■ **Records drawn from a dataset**
- - -

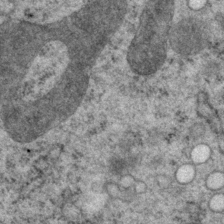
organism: P. pacificus
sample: Pharynx
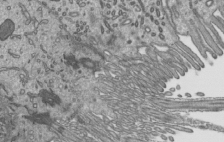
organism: Mouse
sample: Mouse epididymis efferent ductule cilia
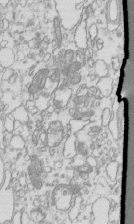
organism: Mouse
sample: Macrophages
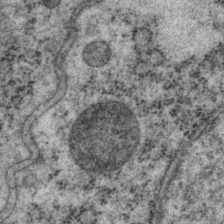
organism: P. pacificus
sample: Pharynx
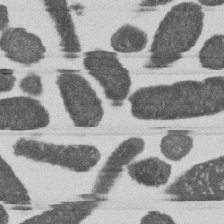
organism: E. coli
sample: Bacterial nucleoid
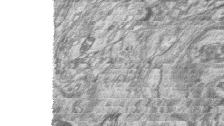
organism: Zebrafish
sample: synaptic ribbons in rod cells and cone cells
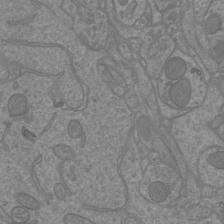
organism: Mouse
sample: Cortical neurons
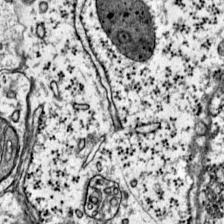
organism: Mouse
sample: Primary visual cortex
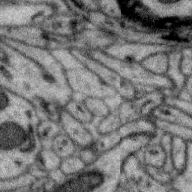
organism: Zebra finch
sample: Brain
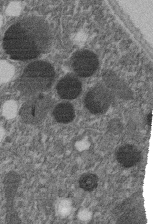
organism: C. elegans
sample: C. elegans embryo early stage
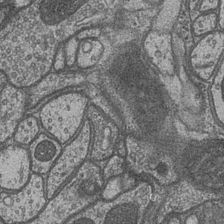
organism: Drosophila
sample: Optic medulla
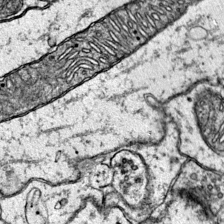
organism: Mouse
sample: Primary visual cortex
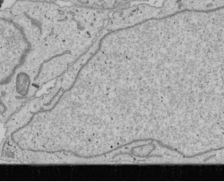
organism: Human
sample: Mitochondria in U2OS cells
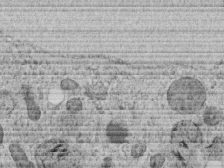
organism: C. elegans
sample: C. elegans embryo early stage
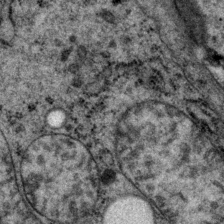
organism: P. pacificus
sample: Pharynx
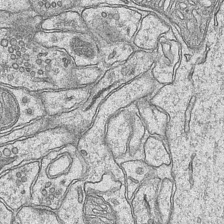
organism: Mouse
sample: CA1 Hippocampus
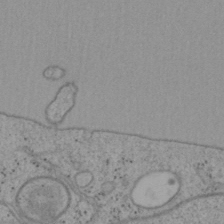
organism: Human
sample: HeLa cells
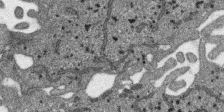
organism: Human
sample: Lung epithelial cells infected with SARS-CoV-2
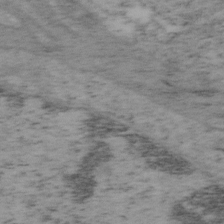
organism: Mouse
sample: OT-I killer T cells with ID8 ovarian cancer cells
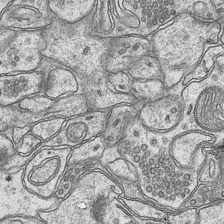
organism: Mouse
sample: CA1 Hippocampus
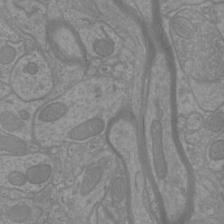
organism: Mouse
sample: Cortical neurons
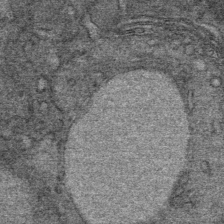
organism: Mouse
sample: Mouse Salivary gland
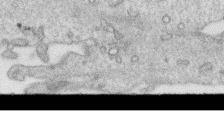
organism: Human
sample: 1205lu cells
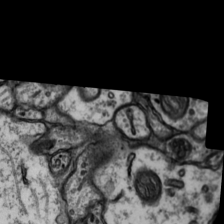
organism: Rat
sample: Hippocampus
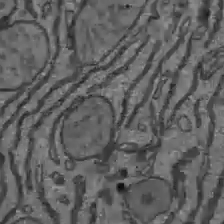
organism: C57BL Mouse
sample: Liver
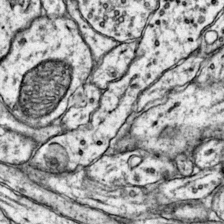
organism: Mouse
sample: Primary visual cortex
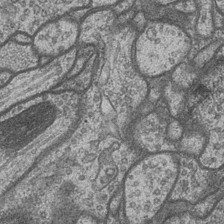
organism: Drosophila
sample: Optic medulla
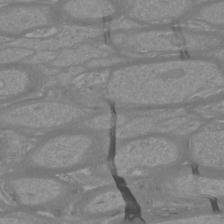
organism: Mouse
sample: Cortical neurons
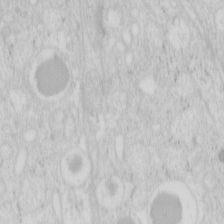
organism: Mouse
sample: Pancreas
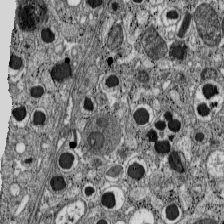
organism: C57BL Mouse
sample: Pancreatic islet
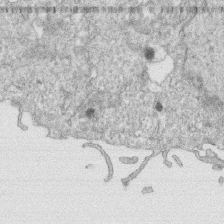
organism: Human
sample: HeLa cell HIV synapse
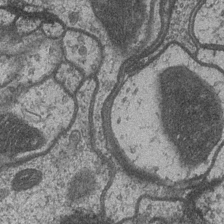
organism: Drosophila
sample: Optic medulla
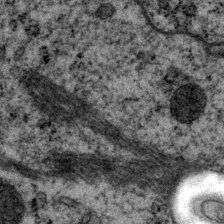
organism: P. pacificus
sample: Pharynx
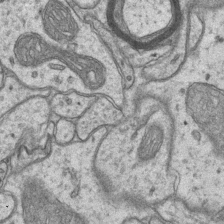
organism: Mouse
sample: CA1 Hippocampus
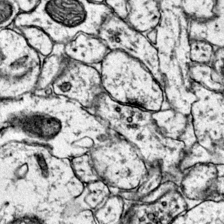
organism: Mouse
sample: Primary visual cortex
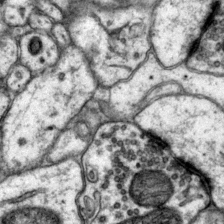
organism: Mouse
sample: Primary visual cortex
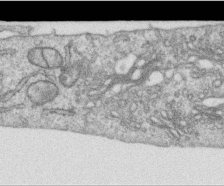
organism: Human
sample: Centriole in RPE cells
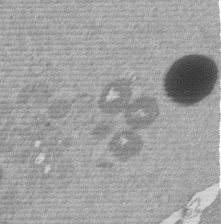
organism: Mouse
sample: Dividing mouse embryo 1 cell stage
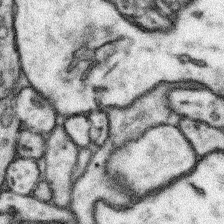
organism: Mouse
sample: Somatosensory cortex neuropil
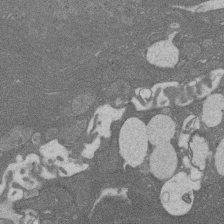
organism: Rat
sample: Salivary granule
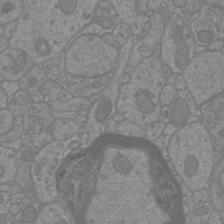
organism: Mouse
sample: Cortical neurons
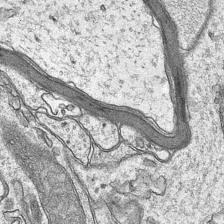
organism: Mouse
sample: CA1 Hippocampus
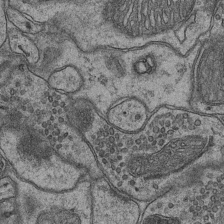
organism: Mouse
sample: CA1 Hippocampus
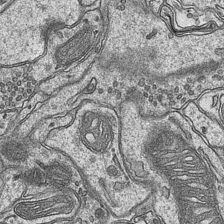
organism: Mouse
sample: CA1 Hippocampus
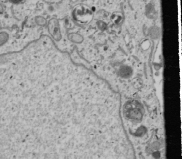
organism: Human
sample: Mitochondria in U2OS cells
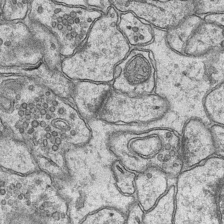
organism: Mouse
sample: CA1 Hippocampus
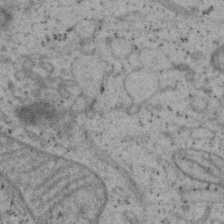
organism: Human
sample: HeLa cells
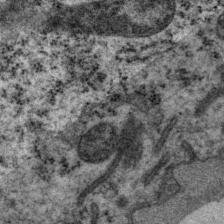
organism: P. pacificus
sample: Pharynx
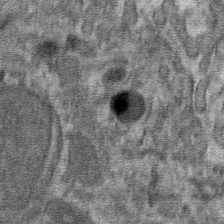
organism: Mouse
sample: Mouse hepatocytes
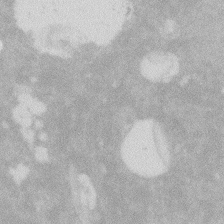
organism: Zebrafish
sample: Macrophage
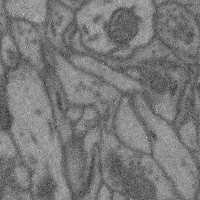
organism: Mouse
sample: Cerebral cortex
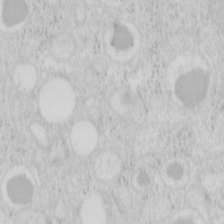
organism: Mouse
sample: Pancreas
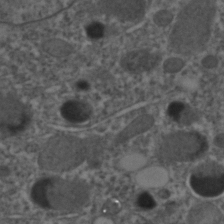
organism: C. elegans
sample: C. elegans embryo
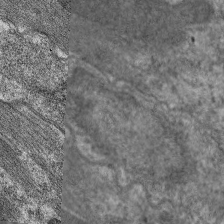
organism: C. elegans
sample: Pharynx
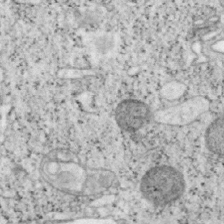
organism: Mouse
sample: OT-I killer T cells with ID8 ovarian cancer cells
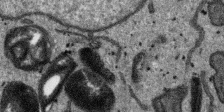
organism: Human
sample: Lung epithelial cells, uninfected (mock) control
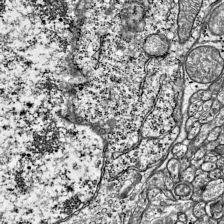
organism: Mouse
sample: Visual Cortex
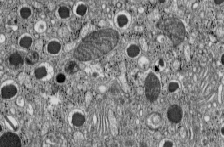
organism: C57BL Mouse
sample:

- - -

■ **TASK PROMPT**
Only the text of the entries belongs in the answer, copied exactly; the pictures stay out.

■ **TASK RESPONSE**
organism: P. pacificus
sample: Pharynx
organism: Mouse
sample: Mouse epididymis efferent ductule cilia
organism: Mouse
sample: Macrophages
organism: P. pacificus
sample: Pharynx
organism: E. coli
sample: Bacterial nucleoid
organism: Zebrafish
sample: synaptic ribbons in rod cells and cone cells
organism: Mouse
sample: Cortical neurons
organism: Mouse
sample: Primary visual cortex
organism: Zebra finch
sample: Brain
organism: C. elegans
sample: C. elegans embryo early stage
organism: Drosophila
sample: Optic medulla
organism: Mouse
sample: Primary visual cortex
organism: Human
sample: Mitochondria in U2OS cells
organism: C. elegans
sample: C. elegans embryo early stage
organism: P. pacificus
sample: Pharynx
organism: Mouse
sample: CA1 Hippocampus
organism: Human
sample: HeLa cells
organism: Human
sample: Lung epithelial cells infected with SARS-CoV-2
organism: Mouse
sample: OT-I killer T cells with ID8 ovarian cancer cells
organism: Mouse
sample: CA1 Hippocampus
organism: Mouse
sample: Cortical neurons
organism: Mouse
sample: Mouse Salivary gland
organism: Human
sample: 1205lu cells
organism: Rat
sample: Hippocampus
organism: C57BL Mouse
sample: Liver
organism: Mouse
sample: Primary visual cortex
organism: Drosophila
sample: Optic medulla
organism: Mouse
sample: Cortical neurons
organism: Mouse
sample: Pancreas
organism: C57BL Mouse
sample: Pancreatic islet
organism: Human
sample: HeLa cell HIV synapse
organism: Drosophila
sample: Optic medulla
organism: P. pacificus
sample: Pharynx
organism: Mouse
sample: CA1 Hippocampus
organism: Mouse
sample: Primary visual cortex
organism: Mouse
sample: Primary visual cortex
organism: Human
sample: Centriole in RPE cells
organism: Mouse
sample: Dividing mouse embryo 1 cell stage
organism: Mouse
sample: Somatosensory cortex neuropil
organism: Rat
sample: Salivary granule
organism: Mouse
sample: Cortical neurons
organism: Mouse
sample: CA1 Hippocampus
organism: Mouse
sample: CA1 Hippocampus
organism: Mouse
sample: CA1 Hippocampus
organism: Human
sample: Mitochondria in U2OS cells
organism: Mouse
sample: CA1 Hippocampus
organism: Human
sample: HeLa cells
organism: P. pacificus
sample: Pharynx
organism: Mouse
sample: Mouse hepatocytes
organism: Zebrafish
sample: Macrophage
organism: Mouse
sample: Cerebral cortex
organism: Mouse
sample: Pancreas
organism: C. elegans
sample: C. elegans embryo
organism: C. elegans
sample: Pharynx
organism: Mouse
sample: OT-I killer T cells with ID8 ovarian cancer cells
organism: Human
sample: Lung epithelial cells, uninfected (mock) control
organism: Mouse
sample: Visual Cortex
organism: C57BL Mouse
sample:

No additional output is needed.